First, we load the packages we may use in this post.

import pandas as pd
import numpy as np
from matplotlib import pyplot as plt
import seaborn as sns

2. Pre-Processing & Data Cleanning

Then, we get the penguin data. We are using the data from palmer_penguins.csv which contains observations of penguin features from various studies. We have 344 penguins, with 17 features each (including some NaNs).

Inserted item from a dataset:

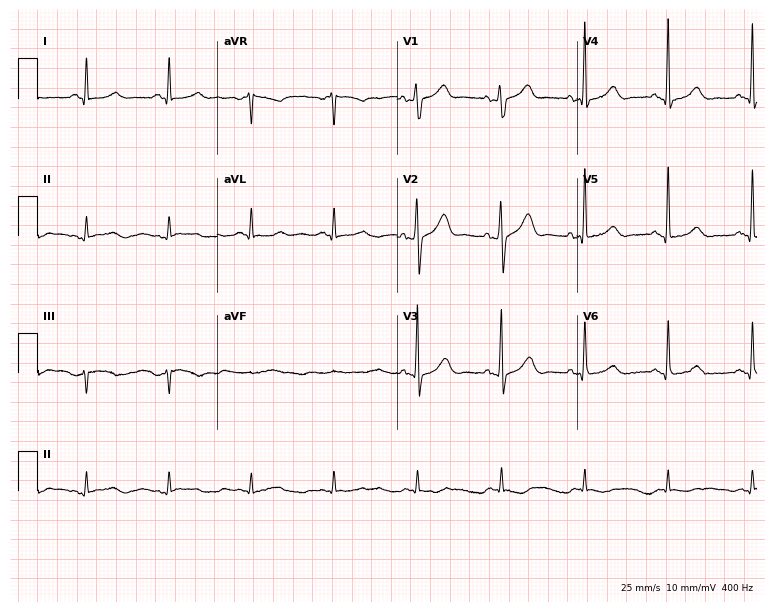
ECG — a male patient, 62 years old. Labelled as a normal ECG.

url = 'https://philchodrow.github.io/PIC16A/datasets/palmer_penguins.csv'
penguins = pd.read_csv(url)
#checking first 5 rows of our data  
print(penguins.shape)     
penguins.head()
(344, 17)
studyName Sample Number Species Region Island Stage Individual ID Clutch Completion Date Egg Culmen Length (mm) Culmen Depth (mm) Flipper Length (mm) Body Mass (g) Sex Delta 15 N (o/oo) Delta 13 C (o/oo) Comments
0 PAL0708 1 Adelie Penguin (Pygoscelis adeliae) Anvers Torgersen Adult, 1 Egg Stage N1A1 Yes 11/11/07 39.1 18.7 181.0 3750.0 MALE NaN NaN Not enough blood for isotopes.
1 PAL0708 2 Adelie Penguin (Pygoscelis adeliae) Anvers Torgersen Adult, 1 Egg Stage N1A2 Yes 11/11/07 39.5 17.4 186.0 3800.0 FEMALE 8.94956 -24.69454 NaN
2 PAL0708 3 Adelie Penguin (Pygoscelis adeliae) Anvers Torgersen Adult, 1 Egg Stage N2A1 Yes 11/16/07 40.3 18.0 195.0 3250.0 FEMALE 8.36821 -25.33302 NaN
3 PAL0708 4 Adelie Penguin (Pygoscelis adeliae) Anvers Torgersen Adult, 1 Egg Stage N2A2 Yes 11/16/07 NaN NaN NaN NaN NaN NaN NaN Adult not sampled.
4 PAL0708 5 Adelie Penguin (Pygoscelis adeliae) Anvers Torgersen Adult, 1 Egg Stage N3A1 Yes 11/16/07 36.7 19.3 193.0 3450.0 FEMALE 8.76651 -25.32426 NaN

In this post, we are going to create a visualization using columns “Species”, “Culmen Length (mm)”, “Culmen Depth (mm)”. Thus, we select only these three columns from the penguins data set and we drop the NAs.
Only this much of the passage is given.